The study aimed to evaluate the UOH staff’s use of MTM during the COVID-19 pandemic, identify the most important causes of use, obstacles, and foremost training needs and their implementation, and reveal significant individual differences in the extent of MTM usage—attributed to gender, academic rank, experience, or academic specialization.

The study found that the staff use MTM due to their awareness on their importance and observance of many educational principles that contribute to preparing and refining the balanced and integrated personality of the learner. Moreover, the results indicated the importance of electronic and applied training on MTM usage to improve university education outcomes. It is necessary to know everything related to these active learning and continuous education focused methods due to their direct impact on the educational process in terms of enhancing confidence and learning motivation of students. Academic rank, years of experience, and academic specialization did not influence training needs.

The results also highlighted the importance of sufficient preparation of faculty members to use MTM effectively (through training on mind maps, cognitive burden, inductive learning, directed discovery, and project-based teaching), upgrading university buildings to form an ideal classroom/laboratory MTM-friendly environment, and working to motivate them to use active learning strategies, provided that the training needs be among the principles of evaluating faculty members.

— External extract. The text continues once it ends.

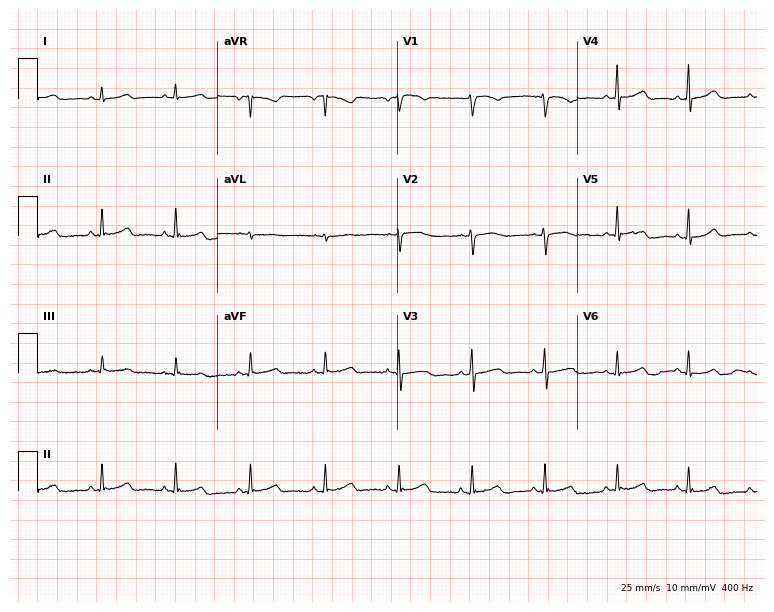
Electrocardiogram, a 59-year-old female. Overall reading on record: normal ECG.

It is recommended to study teaching strategies’ effectiveness from the University of Hail student’s viewpoint during the COVID-19 outbreak to investigate activities to develop some effective teaching methods among university faculty members. Also, it is important to research the relationship between the teaching practices of staff and the development of some variables (such as thinking/self-organization) among students.

Data Availability

The data will be made available upon request to the author.

Conflicts of Interest

The author declares no conflicts of interest.